Datt offered me his cigarettes. He said, ‘A mistake. A silly mistake. Do you ever make silly mistakes?’
I said, ‘It’s one of my very few creative activities.’ I waved away his cigarettes.
‘Droll,’ said Datt. ‘I felt sure that Loiseau would not act against me. I had influence and a
hold on his wife. I felt sure he wouldn’t act against me.’
‘Was that your sole reason for involving Maria?’
‘To tell you the truth: yes.’
‘Then I’m sorry you guessed wrong. It would have been better to have left Maria out of this.’
‘My work was almost done. These things don’t last for ever.’ He brightened. ‘But within a year we’ll do the same operation again.’
I said, ‘Another psychological investigation with hidden cameras and recorders, and available women for influential Western men? Another large house with all the trimmings in a fashionable part of Paris?’
Datt nodded. ‘Or a fashionable part of Buenos Aires, or Tokyo, or Washington, or London.’

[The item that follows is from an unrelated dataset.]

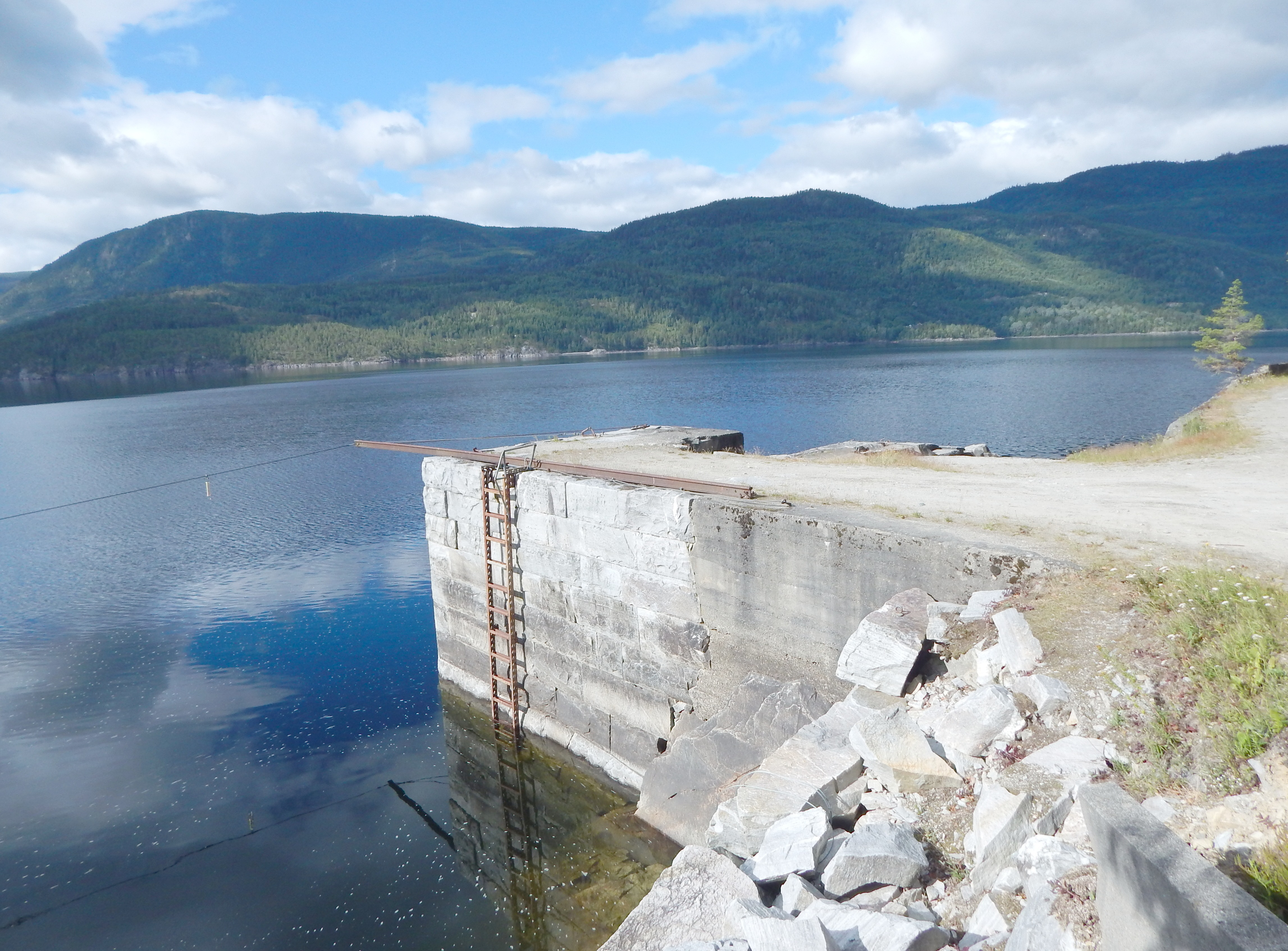 Hovin brygge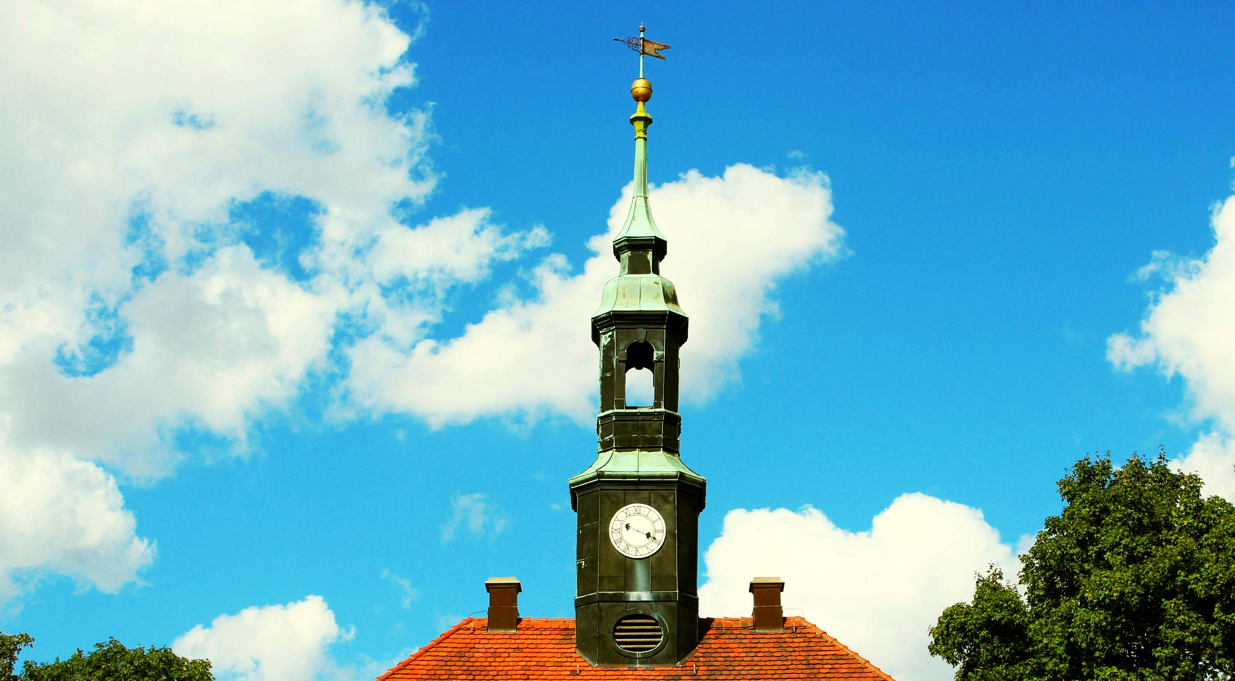 Turm der Schlosskirche Tiefenau

‘I don’t think you are a true Marxist at all,’ I said. ‘You merely relish the downfall of the West. A Marxist at least comforts himself with the idea of the proletariat joining hands across national frontiers, but you Chinese Communists relish aggressive nationalism just at a time when the world was becoming mature enough to reject it.’
‘I relish nothing. I just record,’ said Datt. ‘But it could be said that the things of Western Europe that you are most anxious to preserve are better served by supporting the real, uncompromising power of Chinese communism than by allowing the West to splinter into internecine warrior states. France, for example, is travelling very nicely down that path; what will she preserve in the West if her atom bombs are launched? We will conquer, we will preserve. Only we can create a truly world order based upon seven hundred million true believers.’
‘That’s really 1984,’ I said. ‘Your whole set-up is Orwellian.’
‘Orwell,’ said Datt, ‘was a naïve simpleton. A middle-class weakling terrified by the realities of social revolution. He was a man of little talent and would have remained unknown had the reactionary press not seen in him a powerful weapon of propaganda. They made him a guru, a pundit, a seer. But their efforts will rebound upon them, for Orwell in the long run will be the greatest ally the Communist movement ever had. He warned the bourgeoisie to watch for militancy, organization, fanaticism and thought-planning, while all the time the seeds of their destruction are being sown by their own inadequacy, apathy, aimless violence and trivial titillation. Their destruction is in good hands: their own. The rebuilding will be ours. My own writings will be the basis of our control of Europe and America. Our control will rest upon the satisfaction of their own basest appetites. Eventually a new sort of European man will evolve.’